Para além do antagonismo presente na caracterização da mulher em Camões, a sua poesia de cunho autobiográfico (“Erros meus, má fortuna, amor ardente”) inscreve a experiência pessoal do poeta (“Endechas a bárbara escrava”), que, através das suas vivências, tornam únicos os episódios de vida cantados. Para além do amor não correspondido e das peripécias que tenham resultado de um temperamento arrebatado, surge, assim, um sofrimento que domina a expressão lírica do poeta sempre vitimado por um destino omnipresente e inexorável. No soneto “Erros meus, má fortuna, amor ardente” o poeta atribui aos fados a grande causa da sua “perdição”.

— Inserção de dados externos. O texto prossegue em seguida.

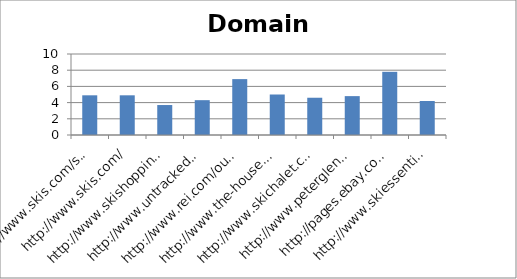
| Category | Domain mozTrust |
|---|---|
| http://www.skis.com/ski-equipment/c9/ | 4.9 |
| http://www.skis.com/ | 4.9 |
| http://www.skishoppingguide.com/ | 3.7 |
| http://www.untracked.com/ | 4.3 |
| http://www.rei.com/outlet/category/22000078 | 6.9 |
| http://www.the-house.com/skis.html | 5 |
| http://www.skichalet.com/ | 4.6 |
| http://www.peterglenn.com/ | 4.8 |
| http://pages.ebay.com/buy/guides/skis-skiing-equipment-buying-guide/ | 7.8 |
| http://www.skiessentials.com/ | 4.2 |
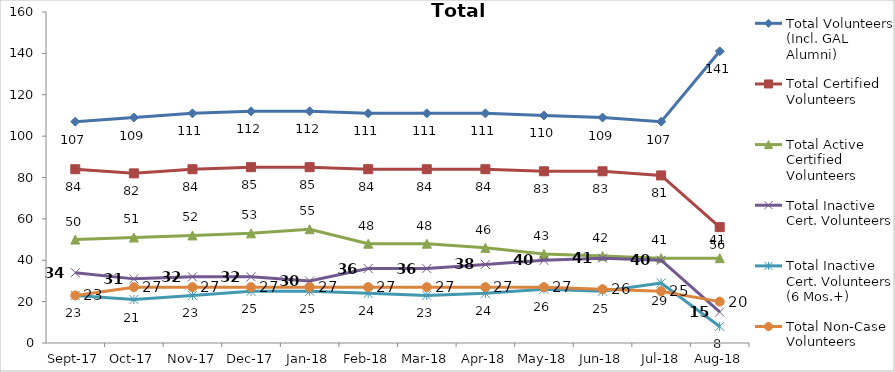
| Category | Total Volunteers (Incl. GAL Alumni) | Total Certified Volunteers | Total Active Certified Volunteers | Total Inactive Cert. Volunteers | Total Inactive Cert. Volunteers (6 Mos.+) | Total Non-Case Volunteers |
|---|---|---|---|---|---|---|
| 2017-09-01 | 107 | 84 | 50 | 34 | 23 | 23 |
| 2017-10-01 | 109 | 82 | 51 | 31 | 21 | 27 |
| 2017-11-01 | 111 | 84 | 52 | 32 | 23 | 27 |
| 2017-12-01 | 112 | 85 | 53 | 32 | 25 | 27 |
| 2018-01-01 | 112 | 85 | 55 | 30 | 25 | 27 |
| 2018-02-01 | 111 | 84 | 48 | 36 | 24 | 27 |
| 2018-03-01 | 111 | 84 | 48 | 36 | 23 | 27 |
| 2018-04-01 | 111 | 84 | 46 | 38 | 24 | 27 |
| 2018-05-01 | 110 | 83 | 43 | 40 | 26 | 27 |
| 2018-06-01 | 109 | 83 | 42 | 41 | 25 | 26 |
| 2018-07-01 | 107 | 81 | 41 | 40 | 29 | 25 |
| 2018-08-01 | 141 | 56 | 41 | 15 | 8 | 20 |

Outro dos aspetos que distancia Camões da poesia do seu tempo é a presença quase constante do sentimento de revolta. À volta deste tema, o poeta manifesta a sua indignação pela sociedade em que se encontra encarcerado, sendo possível identificar a existência de um desespero humanista (“Esparsa sua ao desconcerto do mundo”) e que concorre para a construção de uma poesia mais pessoal e menos convencional. Estamos longe da contenção e do equilíbrio de algumas composições mais marcadas pelo otimismo e pela confiança renascentistas. Nas suas poesias mais marcadas pelo Maneirismo, Camões representa um cenário apocalíptico que marca o desespero e a revolta perante a sua vida e o mundo (“O dia em que eu nasci moura e pereça”).
Contemplação, experiência pessoal, revolta, são várias as razões que contribuem para a distinção da lírica camoniana, destacando-se principalmente a naturalidade, a simplicidade, a agilidade e o cunho pessoal singular que Camões deu à poesia do seu tempo e que torna a sua poesia única.